🤖 AI Summary
Bohairic Coptic—the dominant ecclesiastical language of Egypt from the late Byzantine to the pre-Mamluk period—lacks syntactically annotated resources, hindering computational and historical linguistic research. Method: We construct and release the first Universal Dependencies (UD v2.12) treebank for Bohairic Coptic, comprising over 1,200 sentences drawn from biblical, hagiographic, and ascetic texts, with linguistically grounded dependency annotations. We conduct cross-dialectal parsing experiments contrasting Bohairic with Sahidic, employing both joint and separate modeling strategies. Results: Our analysis reveals systematic syntactic divergences between the two dialects; joint modeling yields negligible gains, underscoring Bohairic’s grammatical distinctiveness and the necessity of dialect-specific parsers.

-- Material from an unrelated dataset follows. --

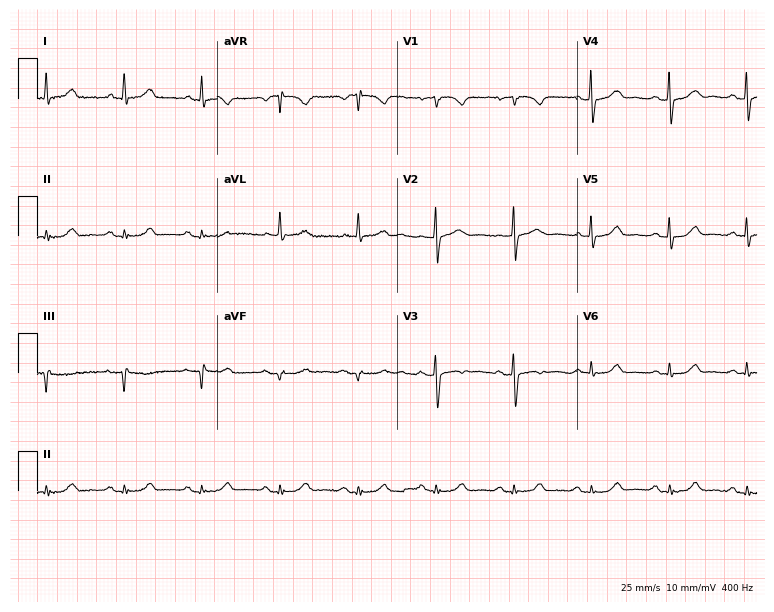
ECG — an 83-year-old man. Labelled as a normal ECG.
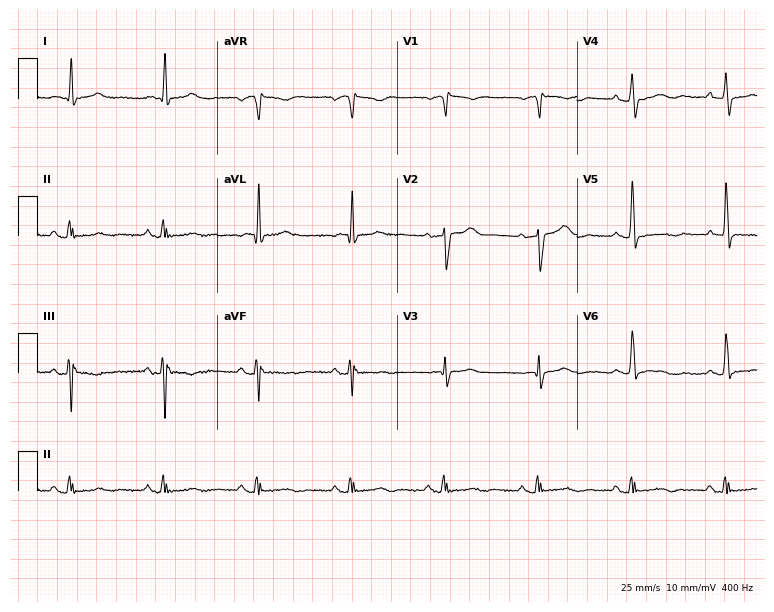
Standard 12-lead ECG recorded from a 77-year-old male patient. None of these six findings is recorded: first-degree AV block, right bundle branch block (RBBB), left bundle branch block (LBBB), sinus bradycardia, atrial fibrillation (AF), sinus tachycardia.

This treebank fills a critical gap in structural resources for Late Coptic and establishes a new paradigm for cross-dialectal joint and transfer parsing, serving as foundational infrastructure for historical language processing and Oriental Christian textual scholarship.
📝 Abstract
Despite recent advances in digital resources for other Coptic dialects, especially Sahidic, Bohairic Coptic, the main Coptic dialect for pre-Mamluk, late Byzantine Egypt, and the contemporary language of the Coptic Church, remains critically under-resourced. This paper presents and evaluates the first syntactically annotated corpus of Bohairic Coptic, sampling data from a range of works, including Biblical text, saints' lives and Christian ascetic writing. We also explore some of the main differences we observe compared to the existing UD treebank of Sahidic Coptic, the classical dialect of the language, and conduct joint and cross-dialect parsing experiments, revealing the unique nature of Bohairic as a related, but distinct variety from the more often studied Sahidic.